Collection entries
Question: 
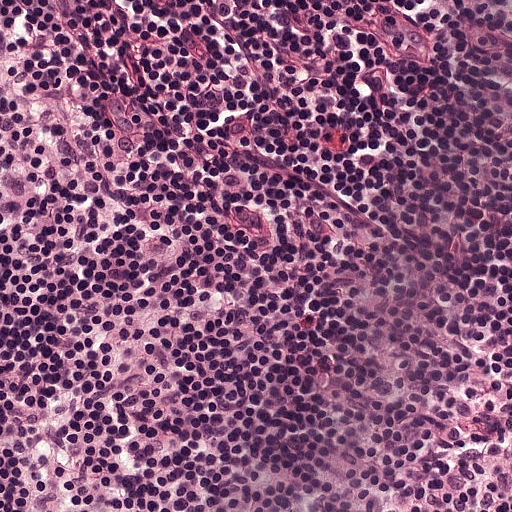
H&E-stained section of a sentinel lymph node (breast cancer), from a whole-slide image, viewed at about 20×: the field is about 0.25 mm across, about 0.49 µm per pixel.
Roughly what share of this field is metastatic tumour?

Choices:
 (A) about 25% to 45%
 (B) about 50% or more
 (C) about 10% to 20%
 (D) about 5% or less
 (E) none: no tumour is outlined

Answer: (E) none: no tumour is outlined
No metastatic tumour is outlined in this field.
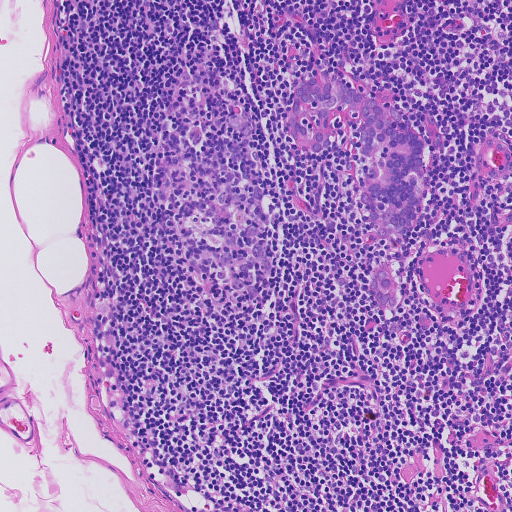
A 0.46-mm field of an H&E-stained sentinel lymph node from a breast-cancer patient (whole-slide image), shown at about 10×, about 0.91 µm per pixel.
Question: Outline the metastatic carcinoma in this image, as closed paths of (x, y) pixel coordinates.
Answer: Outlines of two tumour regions, largest first (closed clockwise paths, crop pixels): region 1: (325, 70), (393, 108), (425, 140), (426, 186), (413, 229), (382, 237), (369, 218), (368, 207), (359, 201), (364, 175), (371, 162), (358, 149), (362, 142), (358, 109), (342, 104), (334, 108), (330, 128), (334, 142), (314, 154), (294, 142), (286, 130), (299, 85); region 2: (380, 266), (385, 266), (399, 284), (398, 295), (399, 302), (394, 309), (386, 308), (368, 295), (367, 282).
About 5% of this field is tumour.
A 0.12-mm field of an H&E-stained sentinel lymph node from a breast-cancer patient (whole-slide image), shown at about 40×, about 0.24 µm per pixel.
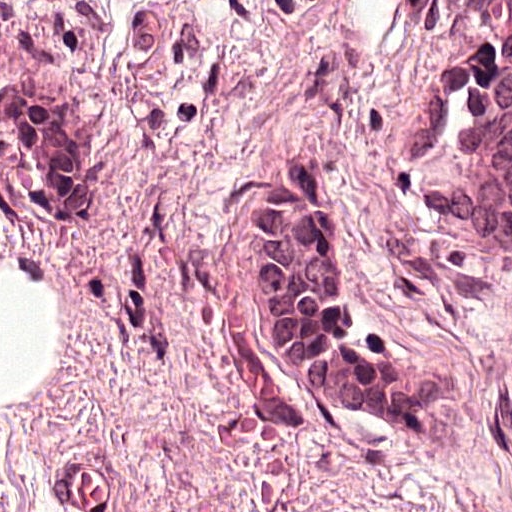
Two metastatic tumour regions, each outlined as a closed clockwise path in crop pixels (x, y), largest first: region 1: (259, 177), (325, 177), (328, 259), (359, 311), (399, 345), (399, 356), (420, 374), (444, 422), (444, 458), (412, 451), (357, 419), (323, 411), (267, 367), (225, 248); region 2: (509, 46), (511, 302), (483, 280), (417, 246), (396, 212), (404, 123), (428, 88).
About 20% of this field is tumour.
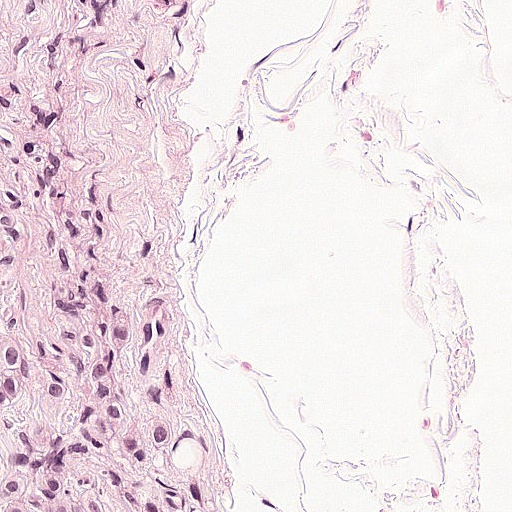
Lymph node section stained with H&E, from a whole-slide image of a breast-cancer sentinel node. Magnification about 20×, about 0.25 mm across the frame, about 0.49 µm per pixel.
Question: Which parts of this field are metastatic tumour? Answer with the outline of each region, in pixels.
Answer: Metastatic tumour outline, simplified to 8 points and listed clockwise in crop pixels (x, y): (0, 207), (41, 236), (114, 236), (155, 268), (176, 343), (172, 450), (226, 510), (0, 511).
Tumour covers about 20% of the frame.

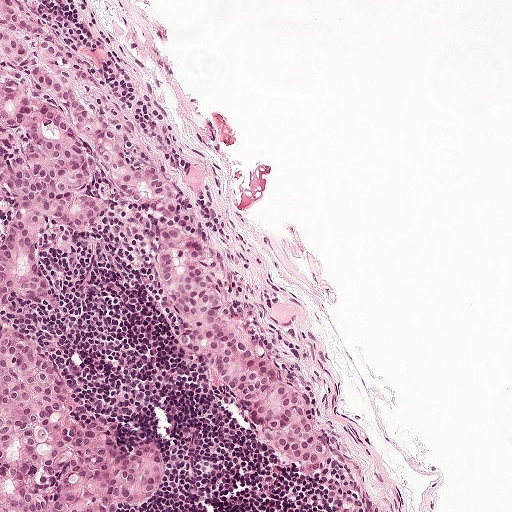
Lymph node section stained with H&E, from a whole-slide image of a breast-cancer sentinel node. Magnification about 10×, about 0.5 mm across the frame, about 0.97 µm per pixel.
Question: Which parts of this field are metastatic tumour? Answer with the outline of each region, in pixels.
Answer: One metastatic tumour region; its boundary, reduced to 23 corners and listed clockwise: (0, 0), (28, 0), (93, 62), (169, 179), (216, 196), (223, 259), (330, 443), (329, 472), (312, 476), (250, 432), (158, 296), (153, 222), (120, 202), (74, 236), (51, 232), (43, 275), (56, 286), (17, 317), (88, 419), (162, 454), (163, 490), (125, 511), (0, 511).
Tumour covers about 25% of the frame.

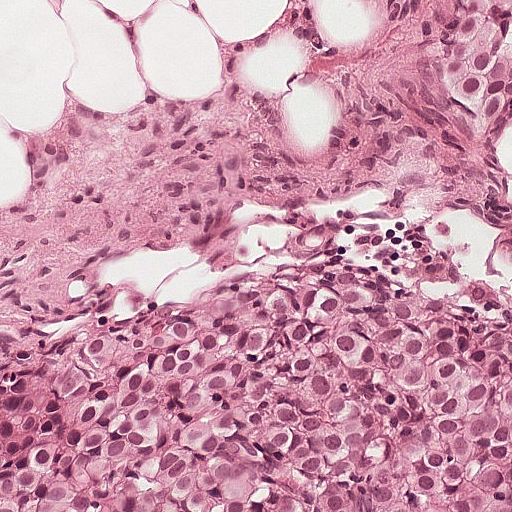
Lymph node section stained with H&E, from a whole-slide image of a breast-cancer sentinel node. Magnification about 20×, about 0.25 mm across the frame, about 0.49 µm per pixel.
Question: Which parts of this field are metastatic tumour? Answer with the outline of each region, in pixels.
Answer: Boundaries of two metastatic tumour regions, simplified and listed clockwise, largest first: region 1: (288, 268), (511, 326), (511, 511), (0, 511), (0, 313), (159, 307), (255, 270); region 2: (511, 0), (511, 132), (493, 132), (442, 110), (428, 79), (429, 1).
The annotated tumour makes up about 45% of the crop.

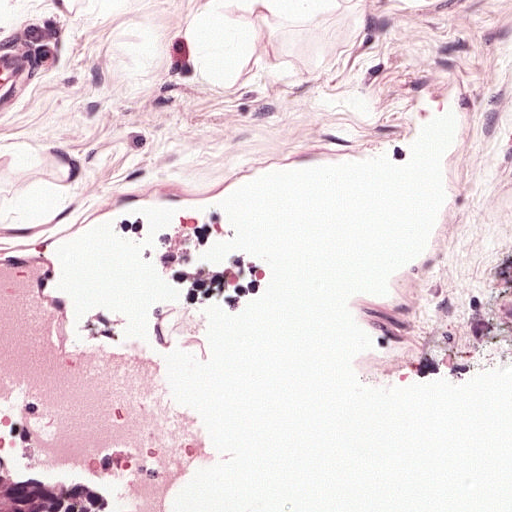
H&E-stained section of a sentinel lymph node (breast cancer), from a whole-slide image, viewed at about 20×: the field is about 0.25 mm across, about 0.49 µm per pixel.
Question: Which parts of this field are metastatic tumour? Answer with the outline of each region, in pixels.
Answer: Boundaries of two metastatic tumour regions, simplified and listed clockwise, largest first: region 1: (0, 391), (58, 394), (83, 436), (118, 450), (114, 511), (0, 511); region 2: (214, 254), (250, 256), (271, 277), (258, 304), (220, 316), (183, 304), (170, 272), (187, 262).
The annotated tumour makes up about 5% of the crop.
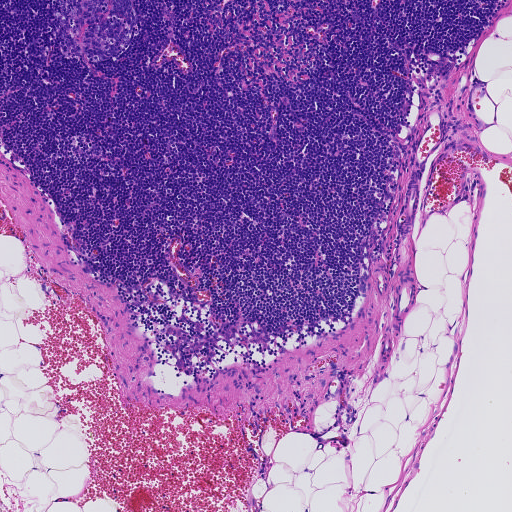
A 0.93-mm field of an H&E-stained sentinel lymph node from a breast-cancer patient (whole-slide image), shown at about 5×, about 1.8 µm per pixel.
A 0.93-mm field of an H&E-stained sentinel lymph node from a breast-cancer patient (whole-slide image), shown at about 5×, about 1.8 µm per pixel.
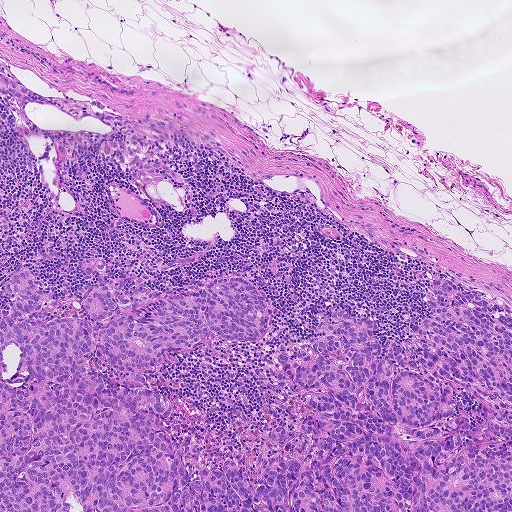
The outlined metastatic tumour's edge, as a closed clockwise path of 22 points: (93, 257), (155, 294), (263, 289), (261, 342), (210, 334), (151, 367), (190, 481), (296, 432), (263, 360), (326, 335), (327, 313), (375, 318), (379, 358), (427, 316), (438, 276), (510, 307), (511, 511), (0, 511), (0, 282), (18, 268), (54, 299), (83, 300).
About 35% of the image area is annotated as tumour.
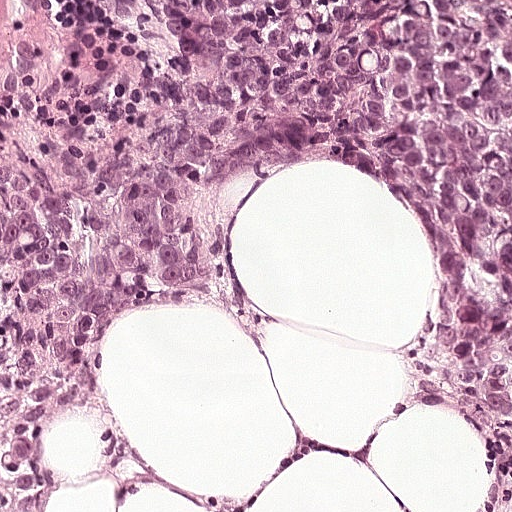
H&E-stained section of a sentinel lymph node (breast cancer), from a whole-slide image, viewed at about 20×: the field is about 0.25 mm across, about 0.49 µm per pixel.
The outlined metastatic tumour's edge, as a closed clockwise path of 23 points: (511, 0), (511, 471), (506, 440), (477, 422), (432, 404), (396, 406), (408, 379), (385, 358), (432, 297), (426, 228), (401, 200), (337, 164), (244, 174), (221, 226), (226, 288), (206, 308), (138, 304), (92, 329), (0, 326), (0, 64), (56, 52), (56, 29), (37, 3).
About 55% of the image area is annotated as tumour.
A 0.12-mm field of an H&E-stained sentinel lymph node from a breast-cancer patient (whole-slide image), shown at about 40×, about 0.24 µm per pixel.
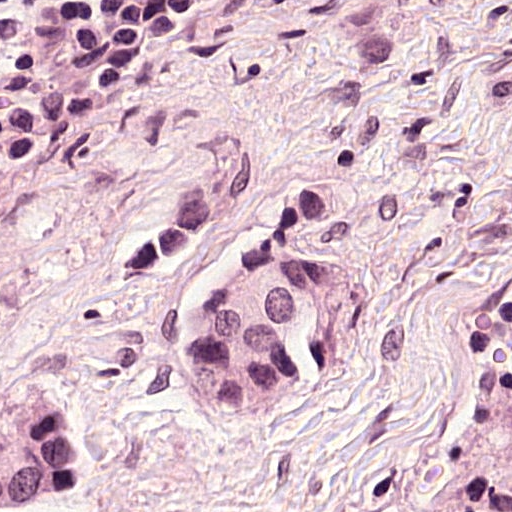
Boundaries of two metastatic tumour regions, simplified and listed clockwise, largest first: region 1: (249, 250), (281, 271), (293, 271), (308, 289), (306, 344), (315, 352), (315, 383), (289, 412), (273, 417), (251, 417), (202, 393), (185, 354), (183, 322), (196, 295), (234, 271); region 2: (55, 395), (57, 399), (83, 406), (95, 454), (91, 477), (59, 497), (43, 497), (2, 509), (0, 414), (38, 404), (41, 399).
One more small tumour piece is annotated here but not outlined.
About 10% of the image area is annotated as tumour.

**What is being asked:** Look for the string "area" in the records, and copy every line where it is found.

**The completed task:**
About 35% of the image area is annotated as tumour.
About 55% of the image area is annotated as tumour.
About 10% of the image area is annotated as tumour.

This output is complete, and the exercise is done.